In front of all, Atlante admits defeat by LOYALTY AND VALOUR. At the request of Roger and Bradamante, he makes the enchantments disappear, the palace disappears and frees everyone. Everyone sings the praises of LOYALTY AND VALOUR.

Insights

5 things to know about The Enchanted Palace

1° Who was Luigi Rossi?
The composer Luigi Rossi was born around 1597 in the Puglia region of southern Italy. In 1621, he entered the service of the Borghese family in Rome, where he remained for 20 years until he took up a post as a musician with Cardinal Antonio Barberini. 
In 1646, he entered the court of the regent Anne of Austria, at the request of Cardinal Mazarin, who sought to introduce the lyric genre to the French court. In 1647, Rossi premiered his second opera, Orfeo, in Paris. The opera was such a success that it was revived no less than five times in one year. 
Rossi is to Rome what Cavalli is to Venice. As the conductor Leonardo García Alarcón says, ‘Considered the greatest composers of their time, […] each represents in a way the two lyric styles of the peninsula, that of the north with Cavalli and that of the south with Rossi.
Today, Luigi Rossi is revered for his Orfeo and his cantatas (of which he composed more than 300), but his first opera, Il palazzo incantato, remains unknown. 

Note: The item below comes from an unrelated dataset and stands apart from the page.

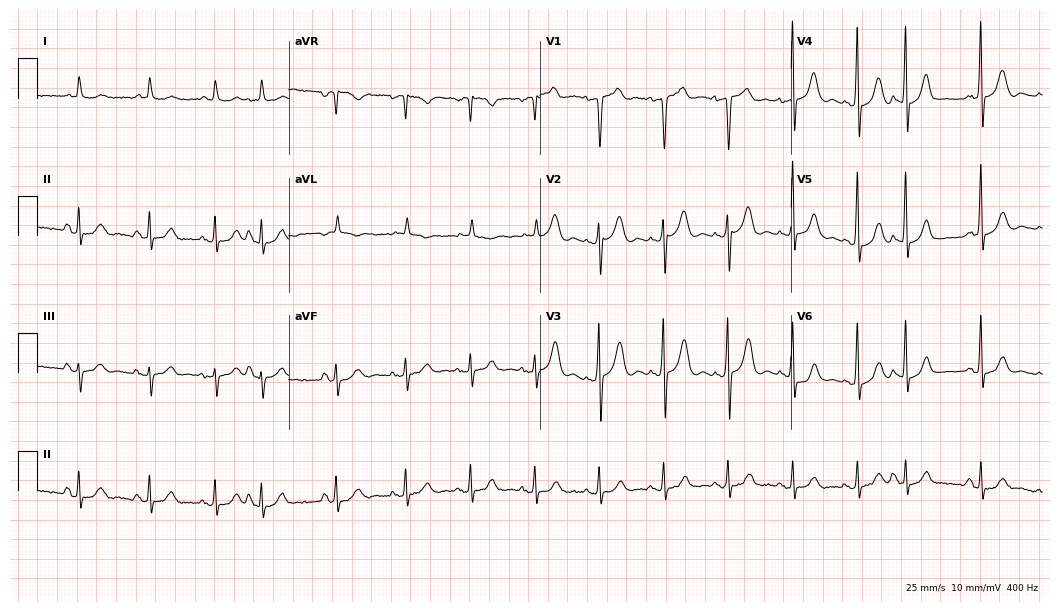
Standard 12-lead ECG recorded from a male patient, 77 years old (10.2-second recording at 400 Hz). None of these six findings is recorded: first-degree AV block, right bundle branch block, left bundle branch block, sinus bradycardia, atrial fibrillation, sinus tachycardia. Only these six findings were labelled.

2° The last opera performed in the Eternal City
The Enchanted Palace was a commission from Cardinal Antonio Barberini. In those days, the great aristocratic families of papal Rome vied to show off their splendour and their attachment to the arts. To display their wealth and power, they called upon the top composers and the best librettists.
Performed on 23 February 1642, Rossi’s The Enchanted Palace would be the last work of this genre to be presented in Rome. On 29 July 1644, Pope Urban VIII died, and with him passed the reign of the family that had fashioned the Eternal City. He was succeeded by a member of the Barberini’s rival family, Giovanni Battista Pamphili known as Innocent X:  pious Spain is now hovering over Rome and opera of this type fell out of favour …

3° A Roman feast
In Venice, opera was typically performed by a small orchestra. In Rome, on the other hand, the compositions of the period were resounding celebrations. The Enchanted Palace perfectly illustrates this sense of splendour: we find music, song, dance, theatre, impressive sets, costumes and stage effects, massive choirs and the use of a sizable orchestra (some 40 musicians)… The premiere performance listed 27 characters, and lasted seven hours! Everything contributes to making The Enchanted Palace a total work of art.

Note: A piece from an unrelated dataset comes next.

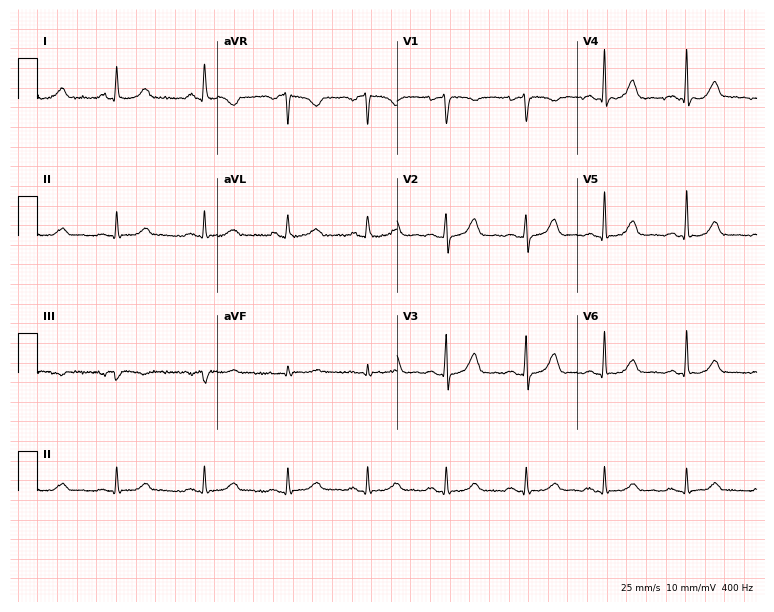
12-lead ECG from a 49-year-old female patient (7.3-second recording at 400 Hz). Recorded interpretation: within normal limits.

4° From librettist to pope
The libretto of The Enchanted Palace was written by Rospigliosi, who would later become Pope Clement IX. He adapted Ariosto’s Orlando furioso, a chivalric epic considered to be a masterpiece of Italian literature. Rospigliosi provided a dramma per musica in three acts of 2,725 verses, derived from a secular subject, a rarity in Rome at the time.

Discover the story in 30 seconds:  

5° A confined creation
Luigi Rossi’s The Enchanted Palace has not been performed since it first premiered in 1642. At the Opéra de Dijon, Leonardo García Alarcón and Fabrice Murgia are restoring a little known and unique work to life in a very unusual context. In spite of the confinement, opera houses still have the opportunity to rehearse, and the artists thus can continue their creative work.  
In light of this context, musical director Leonardo García Alarcón draws attention to the fact that the production of The Enchanted Palace has become a metaphor of sorts for the situation outside.
We are here, at the opera, working in confinement as we rehearse scenes that place the characters in confinement in a palace that, in its own way, establishes a certain social distancing that separates them, and prevents them from finding each other, loving each other, embracing each other. I believe this reflection of our external situation, within the intimacy of the stage, is really starting to influence our interpretation.’